23 septembre 2007
Promesses de campagne
"Les promesses n'engagent que ceux qui veulent bien y croire", selon le mot désormais célèbre de Charles Pasqua.
Cette vision cynique (et réaliste) de la politique, qui a connu son apogée sous la présidence de Jacques Chirac, a été à l'origine d'une crise de confiance des Français à l'égard de la politique et des institutions qui a vu l'extrême droite s'installer comme un acteur majeur, les vote protestataire prospérer, et l'abstention augmenter.
L'une des clefs du succès de Nicolas Sarkozy est qu'il a pris la mesure de ce désenchantement démocratique et en a même fait le fil rouge de sa campagne au travers du discours sur la "rupture". Nicolas Sarkozy a martelé - et continue à l'heure actuelle - qu'il allait dire ce qu'il allait faire et faire ce qu'il avait dit, bousculer les conservatismes, tenir un discours de vérité, et engager des réformes profondes, dans tous les domaines.
Nicolas Sarkozy a aussi beaucoup promis, s'est engagé sur des réformes précises, a fixé des objectifs ambitieux.
Ce discours, associé à une force de conviction exceptionnelle, a séduit les Français, et a ramené à lui nombre de nos concitoyens qui avaient cessé de voter pour des formations politiques démocrates, ou avaient tout simplement renoncé à s'exprimer.
Mais que se passerait-il si les promesses qui ont motivé les Français à le choisir comme président ne devaient pas être tenues ? Il y a fort à parier que la lune de miel démocratique à laquelle nous avons assisté au printemps 2007 ne serait qu'une étape vers une aggravation, voire une dramatisation, de la déliquescence politique de la France.
Il est donc impératif que Nicolas Sarkozy et le gouvernement de François Fillon réussisse et remplisse scrupuleusement les promesses énoncées au cours de la campagne électorale.
Un outil fort judicieux a été créé à cet effet : il s'agit du site Internet "clameo.fr" qui confronte les réalisations du président Sarkozy aux engagements du candidat.

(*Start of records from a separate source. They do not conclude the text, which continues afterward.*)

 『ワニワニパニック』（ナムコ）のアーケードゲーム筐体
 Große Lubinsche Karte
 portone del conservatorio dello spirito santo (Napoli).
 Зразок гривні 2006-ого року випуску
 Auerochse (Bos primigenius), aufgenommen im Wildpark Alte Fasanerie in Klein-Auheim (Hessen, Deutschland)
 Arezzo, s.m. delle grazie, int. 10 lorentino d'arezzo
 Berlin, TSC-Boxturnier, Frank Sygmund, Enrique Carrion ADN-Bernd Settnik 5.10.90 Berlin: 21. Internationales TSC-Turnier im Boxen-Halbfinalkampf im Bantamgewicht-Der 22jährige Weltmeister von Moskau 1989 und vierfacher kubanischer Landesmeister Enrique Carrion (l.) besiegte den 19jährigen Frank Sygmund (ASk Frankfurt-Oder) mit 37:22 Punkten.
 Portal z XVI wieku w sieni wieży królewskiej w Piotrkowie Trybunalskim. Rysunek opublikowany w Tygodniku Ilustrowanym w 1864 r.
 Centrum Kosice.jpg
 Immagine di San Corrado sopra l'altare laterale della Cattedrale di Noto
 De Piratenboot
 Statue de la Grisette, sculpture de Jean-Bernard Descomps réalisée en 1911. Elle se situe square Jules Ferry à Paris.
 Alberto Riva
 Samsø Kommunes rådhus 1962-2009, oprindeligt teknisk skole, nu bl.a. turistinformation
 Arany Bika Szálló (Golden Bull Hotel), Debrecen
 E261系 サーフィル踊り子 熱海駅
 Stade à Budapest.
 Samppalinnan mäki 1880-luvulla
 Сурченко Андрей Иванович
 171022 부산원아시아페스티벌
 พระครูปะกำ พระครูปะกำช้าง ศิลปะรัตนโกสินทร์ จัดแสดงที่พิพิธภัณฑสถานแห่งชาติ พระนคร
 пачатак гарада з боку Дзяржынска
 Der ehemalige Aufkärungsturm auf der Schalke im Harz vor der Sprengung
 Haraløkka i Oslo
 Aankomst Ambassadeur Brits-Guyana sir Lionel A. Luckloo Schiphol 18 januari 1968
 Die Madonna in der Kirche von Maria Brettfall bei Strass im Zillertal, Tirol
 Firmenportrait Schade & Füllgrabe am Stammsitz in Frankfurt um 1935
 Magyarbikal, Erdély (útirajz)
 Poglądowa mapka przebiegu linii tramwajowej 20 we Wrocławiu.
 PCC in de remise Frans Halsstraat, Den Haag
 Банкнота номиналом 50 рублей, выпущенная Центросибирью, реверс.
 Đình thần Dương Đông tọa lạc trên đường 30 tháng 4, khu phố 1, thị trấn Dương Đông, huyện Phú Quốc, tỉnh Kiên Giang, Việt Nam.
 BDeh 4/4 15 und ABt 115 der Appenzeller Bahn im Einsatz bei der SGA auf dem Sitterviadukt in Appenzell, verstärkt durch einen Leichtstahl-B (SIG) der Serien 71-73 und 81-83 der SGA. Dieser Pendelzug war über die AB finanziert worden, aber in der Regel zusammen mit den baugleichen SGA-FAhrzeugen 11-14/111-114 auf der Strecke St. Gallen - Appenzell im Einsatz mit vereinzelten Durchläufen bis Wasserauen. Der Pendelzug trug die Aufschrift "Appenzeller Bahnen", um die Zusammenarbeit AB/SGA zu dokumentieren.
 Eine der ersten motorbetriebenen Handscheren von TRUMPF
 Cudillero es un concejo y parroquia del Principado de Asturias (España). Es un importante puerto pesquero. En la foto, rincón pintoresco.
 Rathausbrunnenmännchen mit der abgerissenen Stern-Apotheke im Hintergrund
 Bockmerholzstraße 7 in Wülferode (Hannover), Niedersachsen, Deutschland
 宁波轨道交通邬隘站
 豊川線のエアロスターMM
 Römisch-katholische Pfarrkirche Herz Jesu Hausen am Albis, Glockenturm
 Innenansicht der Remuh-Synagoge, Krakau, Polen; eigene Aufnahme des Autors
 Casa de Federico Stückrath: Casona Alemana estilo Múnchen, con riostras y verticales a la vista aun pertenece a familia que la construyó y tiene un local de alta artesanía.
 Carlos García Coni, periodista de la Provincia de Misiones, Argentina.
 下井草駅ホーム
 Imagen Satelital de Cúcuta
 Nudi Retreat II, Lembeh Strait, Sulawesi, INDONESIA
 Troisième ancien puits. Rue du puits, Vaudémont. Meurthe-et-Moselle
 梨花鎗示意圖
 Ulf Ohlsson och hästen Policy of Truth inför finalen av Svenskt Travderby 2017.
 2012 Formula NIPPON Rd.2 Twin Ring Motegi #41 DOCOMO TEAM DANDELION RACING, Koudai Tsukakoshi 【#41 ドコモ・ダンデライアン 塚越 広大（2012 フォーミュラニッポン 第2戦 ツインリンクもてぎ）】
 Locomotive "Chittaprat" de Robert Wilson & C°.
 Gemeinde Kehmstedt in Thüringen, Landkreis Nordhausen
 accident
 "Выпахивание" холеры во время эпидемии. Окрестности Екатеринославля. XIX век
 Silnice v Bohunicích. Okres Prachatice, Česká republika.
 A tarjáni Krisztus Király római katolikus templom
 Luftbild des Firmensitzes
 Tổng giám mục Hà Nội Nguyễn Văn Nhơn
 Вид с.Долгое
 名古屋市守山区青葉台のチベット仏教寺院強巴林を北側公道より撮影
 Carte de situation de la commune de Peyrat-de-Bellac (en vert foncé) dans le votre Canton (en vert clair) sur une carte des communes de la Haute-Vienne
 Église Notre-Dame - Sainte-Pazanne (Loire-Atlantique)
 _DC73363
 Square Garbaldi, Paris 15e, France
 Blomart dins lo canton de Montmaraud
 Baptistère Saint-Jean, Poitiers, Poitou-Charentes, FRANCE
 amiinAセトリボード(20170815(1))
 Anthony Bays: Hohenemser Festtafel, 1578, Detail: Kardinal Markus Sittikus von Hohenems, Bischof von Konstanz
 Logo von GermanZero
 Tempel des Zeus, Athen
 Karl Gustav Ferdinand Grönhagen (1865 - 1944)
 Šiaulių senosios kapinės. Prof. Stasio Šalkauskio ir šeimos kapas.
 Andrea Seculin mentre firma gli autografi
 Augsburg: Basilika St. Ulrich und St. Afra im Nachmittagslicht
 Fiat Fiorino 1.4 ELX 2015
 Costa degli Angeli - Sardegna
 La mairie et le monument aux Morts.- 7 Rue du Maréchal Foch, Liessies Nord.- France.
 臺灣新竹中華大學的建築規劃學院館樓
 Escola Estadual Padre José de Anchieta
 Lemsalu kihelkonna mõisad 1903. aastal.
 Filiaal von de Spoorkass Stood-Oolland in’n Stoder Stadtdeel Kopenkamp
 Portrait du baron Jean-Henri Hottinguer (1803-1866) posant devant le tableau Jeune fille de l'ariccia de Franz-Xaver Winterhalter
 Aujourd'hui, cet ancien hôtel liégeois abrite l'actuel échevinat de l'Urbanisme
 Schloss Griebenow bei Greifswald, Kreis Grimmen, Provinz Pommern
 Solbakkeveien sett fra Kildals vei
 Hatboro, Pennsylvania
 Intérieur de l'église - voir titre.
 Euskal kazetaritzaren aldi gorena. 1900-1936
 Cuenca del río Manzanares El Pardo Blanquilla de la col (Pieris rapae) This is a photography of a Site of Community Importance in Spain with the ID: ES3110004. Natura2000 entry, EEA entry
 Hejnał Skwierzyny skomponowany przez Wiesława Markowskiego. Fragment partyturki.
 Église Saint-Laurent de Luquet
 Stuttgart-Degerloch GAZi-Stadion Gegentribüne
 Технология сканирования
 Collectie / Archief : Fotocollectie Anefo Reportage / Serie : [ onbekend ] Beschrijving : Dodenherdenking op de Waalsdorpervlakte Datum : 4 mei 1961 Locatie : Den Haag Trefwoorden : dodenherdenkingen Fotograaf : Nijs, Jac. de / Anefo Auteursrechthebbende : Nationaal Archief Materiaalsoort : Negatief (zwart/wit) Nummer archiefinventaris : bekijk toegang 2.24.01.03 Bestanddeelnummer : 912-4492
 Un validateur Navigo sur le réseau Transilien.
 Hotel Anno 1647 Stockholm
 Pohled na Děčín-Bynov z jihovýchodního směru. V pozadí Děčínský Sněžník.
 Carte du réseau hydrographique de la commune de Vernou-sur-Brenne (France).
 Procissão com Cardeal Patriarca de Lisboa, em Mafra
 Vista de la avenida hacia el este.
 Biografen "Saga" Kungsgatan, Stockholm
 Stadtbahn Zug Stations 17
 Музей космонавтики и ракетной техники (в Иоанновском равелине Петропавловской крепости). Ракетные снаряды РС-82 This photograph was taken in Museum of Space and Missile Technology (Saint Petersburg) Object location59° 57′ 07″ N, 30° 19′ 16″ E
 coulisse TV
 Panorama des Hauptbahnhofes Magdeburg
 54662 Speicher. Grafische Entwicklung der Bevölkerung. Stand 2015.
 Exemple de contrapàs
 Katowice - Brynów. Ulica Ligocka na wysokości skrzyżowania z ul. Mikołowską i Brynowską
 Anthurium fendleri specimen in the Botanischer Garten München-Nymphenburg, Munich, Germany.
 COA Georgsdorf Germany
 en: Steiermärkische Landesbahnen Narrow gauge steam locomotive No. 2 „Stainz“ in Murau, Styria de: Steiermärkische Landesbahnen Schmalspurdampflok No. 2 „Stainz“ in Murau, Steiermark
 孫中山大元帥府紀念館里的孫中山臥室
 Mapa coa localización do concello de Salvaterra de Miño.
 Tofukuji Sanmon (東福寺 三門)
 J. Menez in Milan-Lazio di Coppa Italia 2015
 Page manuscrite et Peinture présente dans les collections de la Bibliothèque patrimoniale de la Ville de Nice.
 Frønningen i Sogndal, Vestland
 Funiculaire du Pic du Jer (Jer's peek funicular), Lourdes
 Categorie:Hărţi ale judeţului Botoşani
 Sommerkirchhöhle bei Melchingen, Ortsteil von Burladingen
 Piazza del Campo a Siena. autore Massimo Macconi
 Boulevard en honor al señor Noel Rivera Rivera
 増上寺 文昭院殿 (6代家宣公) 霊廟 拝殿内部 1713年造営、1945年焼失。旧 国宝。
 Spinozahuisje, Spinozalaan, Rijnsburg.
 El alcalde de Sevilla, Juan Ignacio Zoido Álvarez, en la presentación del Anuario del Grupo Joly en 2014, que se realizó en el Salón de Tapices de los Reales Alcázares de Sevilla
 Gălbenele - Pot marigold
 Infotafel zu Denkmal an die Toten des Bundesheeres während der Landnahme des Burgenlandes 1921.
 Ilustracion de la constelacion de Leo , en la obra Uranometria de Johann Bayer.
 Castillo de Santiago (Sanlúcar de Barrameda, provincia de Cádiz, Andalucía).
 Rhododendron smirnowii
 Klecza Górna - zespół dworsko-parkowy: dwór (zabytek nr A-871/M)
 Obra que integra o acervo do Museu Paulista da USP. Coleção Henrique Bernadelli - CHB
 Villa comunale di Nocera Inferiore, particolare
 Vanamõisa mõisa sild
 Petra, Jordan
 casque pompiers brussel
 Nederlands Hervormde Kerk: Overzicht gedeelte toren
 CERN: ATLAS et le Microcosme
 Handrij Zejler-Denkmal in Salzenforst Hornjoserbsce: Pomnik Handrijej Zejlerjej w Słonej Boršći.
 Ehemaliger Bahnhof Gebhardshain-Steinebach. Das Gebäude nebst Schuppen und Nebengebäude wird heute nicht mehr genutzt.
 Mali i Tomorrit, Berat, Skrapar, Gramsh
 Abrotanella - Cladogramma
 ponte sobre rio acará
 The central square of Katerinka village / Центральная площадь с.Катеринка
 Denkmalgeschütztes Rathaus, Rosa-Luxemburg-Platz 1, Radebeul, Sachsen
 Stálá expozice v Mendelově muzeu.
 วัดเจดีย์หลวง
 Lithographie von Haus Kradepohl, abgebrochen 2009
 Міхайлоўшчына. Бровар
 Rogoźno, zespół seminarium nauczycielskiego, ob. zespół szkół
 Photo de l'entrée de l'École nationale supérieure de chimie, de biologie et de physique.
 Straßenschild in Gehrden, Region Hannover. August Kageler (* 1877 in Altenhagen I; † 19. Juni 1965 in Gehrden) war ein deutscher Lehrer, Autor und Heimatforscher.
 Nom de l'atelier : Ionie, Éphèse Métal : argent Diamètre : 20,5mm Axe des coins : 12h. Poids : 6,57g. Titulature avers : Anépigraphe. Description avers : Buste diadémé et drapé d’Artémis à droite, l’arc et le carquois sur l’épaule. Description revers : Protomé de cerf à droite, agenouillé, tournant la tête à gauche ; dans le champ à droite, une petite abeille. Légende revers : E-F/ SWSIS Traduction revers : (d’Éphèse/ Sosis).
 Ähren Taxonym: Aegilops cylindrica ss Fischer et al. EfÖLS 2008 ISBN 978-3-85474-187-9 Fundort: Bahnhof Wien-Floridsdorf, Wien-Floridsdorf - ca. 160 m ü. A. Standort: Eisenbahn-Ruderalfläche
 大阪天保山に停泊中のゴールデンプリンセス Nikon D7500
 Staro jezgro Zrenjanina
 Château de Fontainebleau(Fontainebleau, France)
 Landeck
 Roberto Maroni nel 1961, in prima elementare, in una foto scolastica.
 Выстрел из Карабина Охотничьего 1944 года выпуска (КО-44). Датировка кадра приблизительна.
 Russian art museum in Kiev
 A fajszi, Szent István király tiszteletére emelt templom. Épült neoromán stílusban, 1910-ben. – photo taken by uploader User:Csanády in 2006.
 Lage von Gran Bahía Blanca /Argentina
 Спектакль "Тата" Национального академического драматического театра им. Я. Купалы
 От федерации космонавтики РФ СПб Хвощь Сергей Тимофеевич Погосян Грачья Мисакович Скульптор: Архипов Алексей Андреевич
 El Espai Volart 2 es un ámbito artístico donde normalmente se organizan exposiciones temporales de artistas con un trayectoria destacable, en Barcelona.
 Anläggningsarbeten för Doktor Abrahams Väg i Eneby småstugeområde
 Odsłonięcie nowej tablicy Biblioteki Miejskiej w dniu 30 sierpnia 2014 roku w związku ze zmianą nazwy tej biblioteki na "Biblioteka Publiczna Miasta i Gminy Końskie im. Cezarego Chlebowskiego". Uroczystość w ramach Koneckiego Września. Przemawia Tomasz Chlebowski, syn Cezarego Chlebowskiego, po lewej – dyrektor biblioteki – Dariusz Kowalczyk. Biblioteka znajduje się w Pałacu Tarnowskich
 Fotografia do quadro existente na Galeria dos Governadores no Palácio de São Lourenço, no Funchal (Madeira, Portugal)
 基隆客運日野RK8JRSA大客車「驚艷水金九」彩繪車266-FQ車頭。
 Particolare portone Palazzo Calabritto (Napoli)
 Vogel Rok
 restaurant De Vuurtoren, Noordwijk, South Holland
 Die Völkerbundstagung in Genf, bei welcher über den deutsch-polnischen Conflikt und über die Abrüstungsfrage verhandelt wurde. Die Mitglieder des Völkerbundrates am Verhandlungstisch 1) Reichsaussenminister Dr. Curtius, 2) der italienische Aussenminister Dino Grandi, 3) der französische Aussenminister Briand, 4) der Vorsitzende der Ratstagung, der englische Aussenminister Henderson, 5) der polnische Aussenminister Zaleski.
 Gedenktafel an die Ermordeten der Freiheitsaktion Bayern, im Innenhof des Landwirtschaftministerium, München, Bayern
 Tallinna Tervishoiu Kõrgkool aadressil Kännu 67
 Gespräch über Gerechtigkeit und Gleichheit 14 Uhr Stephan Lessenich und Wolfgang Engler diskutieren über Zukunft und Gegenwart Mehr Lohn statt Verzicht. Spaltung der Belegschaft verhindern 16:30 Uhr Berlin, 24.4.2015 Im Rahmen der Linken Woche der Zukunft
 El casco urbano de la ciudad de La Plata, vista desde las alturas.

92 engagements ont été listés, à partir du programme officiel, de 46 discours de campagne tenus entre le congrès du 14 janvier 2007 et l'élection, et des entretiens du candidat dans les médias.
Les promesses sont ensuite divisées en grandes catégories et énoncées, citation sourcée à l'appui. Imparable. Lorsque le candidat a indiqué un délai concernant la mise en oeuvre d'une promesse, le temps restant pour l'accomplir figure sous la forme d'un compte à rebours...
Au 23 septembre 2007, 9 promesses ont été tenues, 3 tenues partiellement, 3 non tenues, et 77 restent à tenir.
Parmi les trois non tenues, il y a ainsi :
l'interdiction des parachutes dorés dès l'été 2007, or la loi n°2007-1223 du 21 août 2007 en faveur du travail, de l’emploi et du pouvoir d’achat n’interdit pas les « goldens parachutes », mais fixe de nouvelles règles à respecter sur certains aspect de la rémunération des PDG et des DG.
la déduction des intérêts d'emprunts des crédits immobiliers n'était accompagnée d'aucune restriction dans la promesse, or cette faculté est très encadrée dans le texte finalement adopté.
la présentation de 30 % de candidates aux élections législatives : leur proportion s'est en réalité établie à 26,5 %. Le site clameo est un peu sévère à cet égard, car la différence est ténue, mais il faut bien admettre que, formellement, la promesse n'est pas tenue.
Il faut maintenant espérer que ce site poursuivra ses efforts pendant toute la durée du mandat de Nicolas Sarkozy : il n'y a pas de pouvoir sans contre-pouvoir, et il faut constamment rappeler le président à ses promesses de campagne.
Il en va du respect des électeurs, du redressement de la France, et, surtout, de la confiance des Français dans le système politique.